I'm an MIT alum (grad 2020) with ~2 years' experience in machine learning research at MIT's Center for Brains, Minds, and Machines. I also have professional experience in performance software design and engineering, data modeling and analysis, mechanical systems simulation, and electronic systems fabrication.
To solve problems, I enjoy starting from scratch. Computer science is a powerful tool: a way of turning time, money, and know-how into solutions. I try to remember that every problem starts to look like a nail, once I've wielded the computer as a hammer long enough. Effective solutions always include relying on the knowledge, time, and people at hand - not just computational power - moving focus onto communication, in addition to engineering. As much as I like starting from scratch, I try to ask: am I inventing a new way to solve a solved problem? Or better still: am I solving a problem that doesn't need to be solved?

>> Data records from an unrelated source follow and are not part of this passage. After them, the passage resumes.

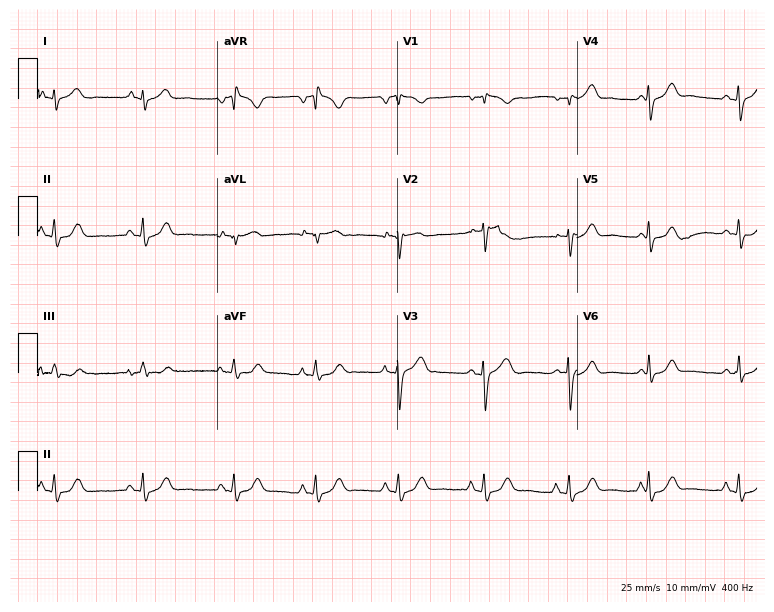
12-lead ECG from a 22-year-old female (7.3-second recording at 400 Hz). No first-degree AV block, right bundle branch block (RBBB), left bundle branch block (LBBB), sinus bradycardia, atrial fibrillation (AF) or sinus tachycardia recorded for this tracing.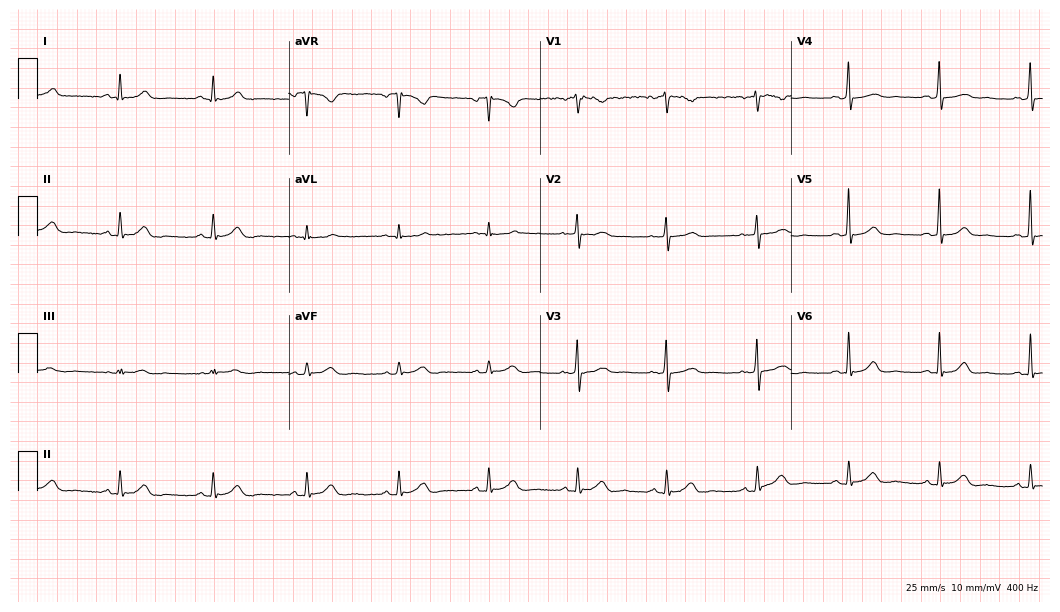
Electrocardiogram, a female patient, 40 years old. Overall reading on record: normal ECG.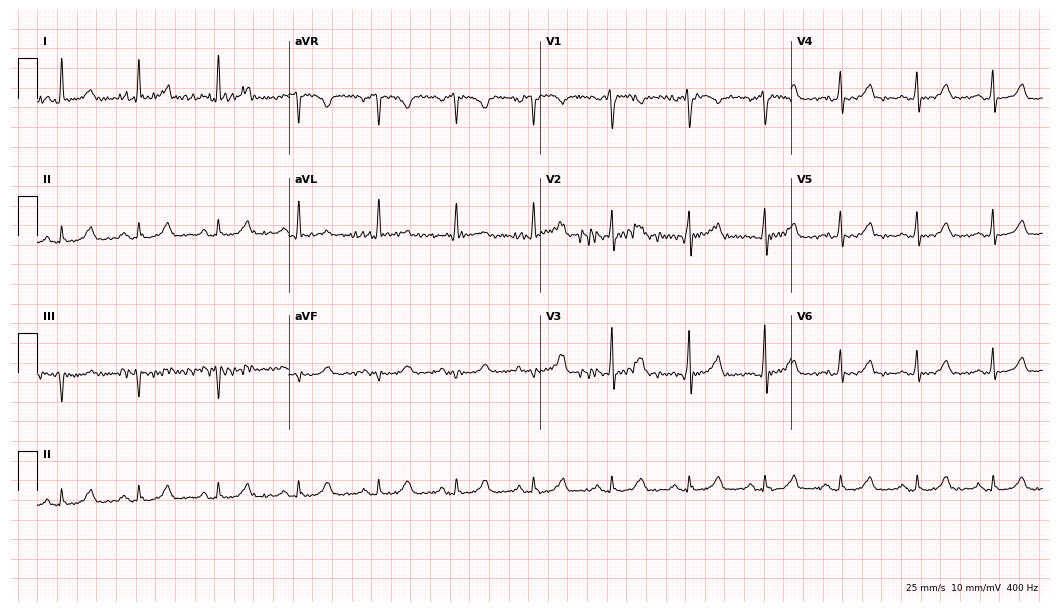
12-lead ECG from a 60-year-old female. Labelled as a normal ECG.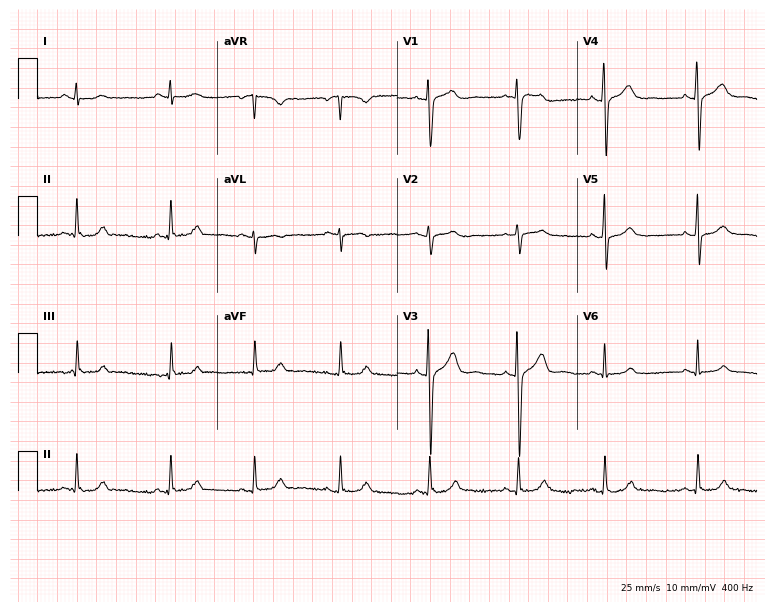
12-lead ECG from a 25-year-old female. Recorded interpretation: within normal limits.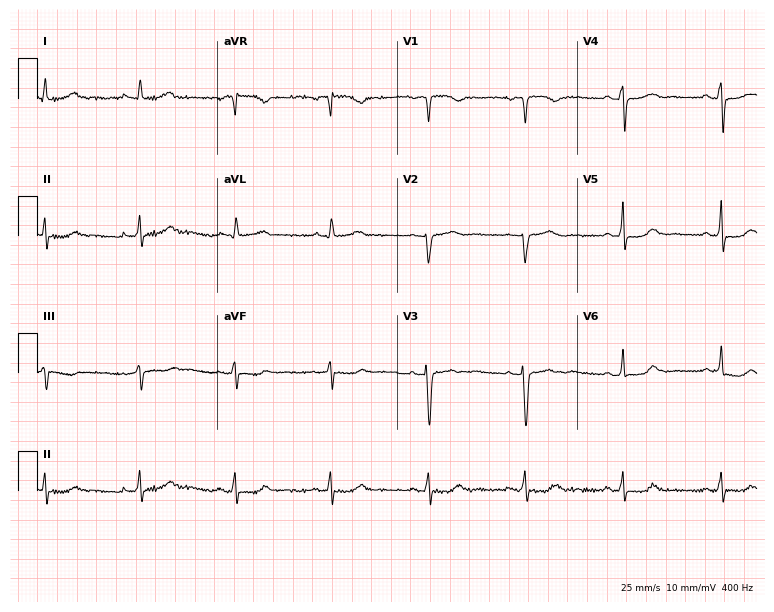
Resting 12-lead electrocardiogram (7.3-second recording at 400 Hz). Patient: a 47-year-old female. Read as a normal ECG.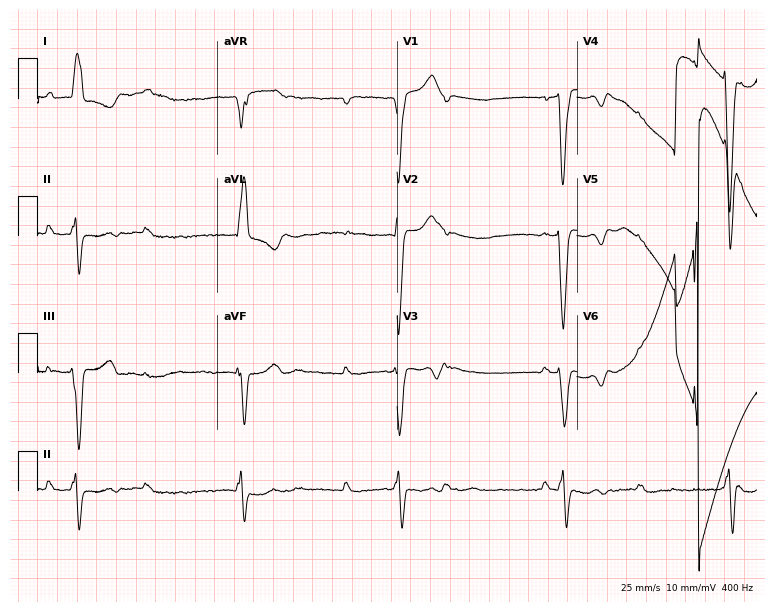
Electrocardiogram, a female, 76 years old. Of the six screened findings (first-degree AV block, right bundle branch block, left bundle branch block, sinus bradycardia, atrial fibrillation, sinus tachycardia), none is recorded. Findings outside these six are not listed.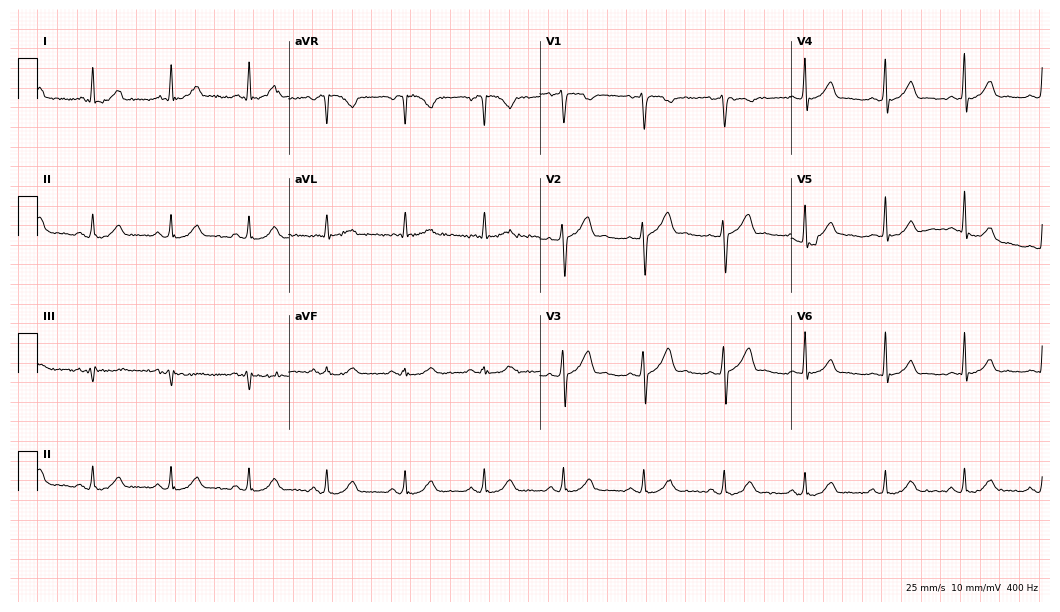
12-lead ECG from a male, 53 years old. Recorded interpretation: within normal limits.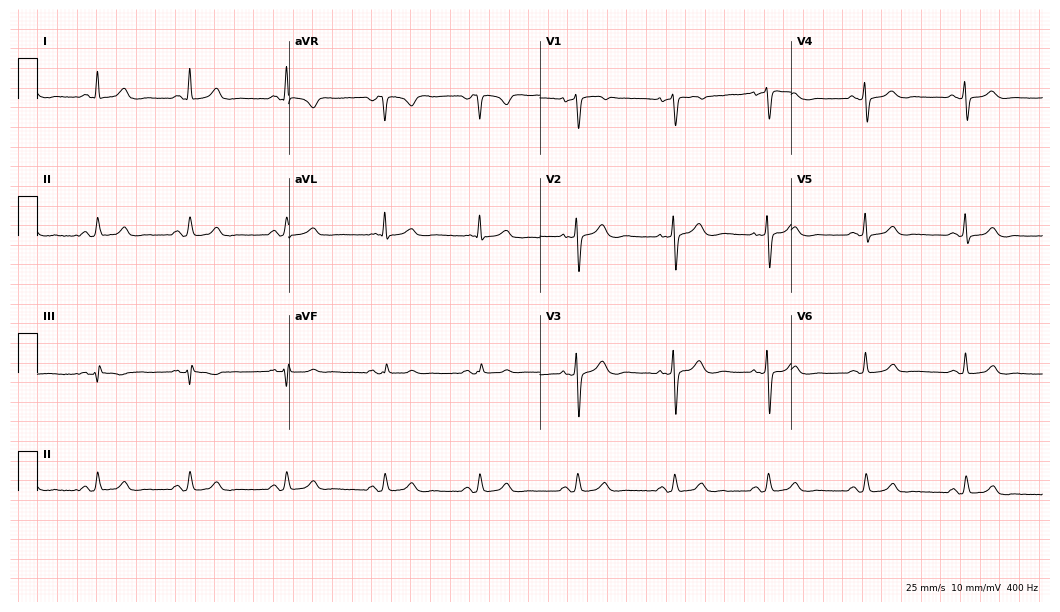
Electrocardiogram (10.2-second recording at 400 Hz), a female patient, 41 years old. Of the six screened findings (first-degree AV block, right bundle branch block, left bundle branch block, sinus bradycardia, atrial fibrillation, sinus tachycardia), none is recorded.

In that pursuit, I've written: webclient code in Javascript; GPU libraries in CUDA C and CUDA-python; GUI interfaces in C#; parallel, asynchronous, and concurrent code in python, C#, C++, and Java; docker files, apptainer scripts, and CI testing configurations in bash; a python-based web server; a mechanical model in MATLAB; ML models on AWS and MGHPCC; 3D designs in fusion 360; and built with Pytorch, Tensorflow, gcc, nvcc, Numba, Numpy - whatever fits the problem at hand.
For the past ~2 years, I've been employing these tools to design, evaluate, and interact with, novel computer vision model-architectures - and investigate hypotheses about the fundamental structure of image data (and by extension, how we generally capture the structure of data).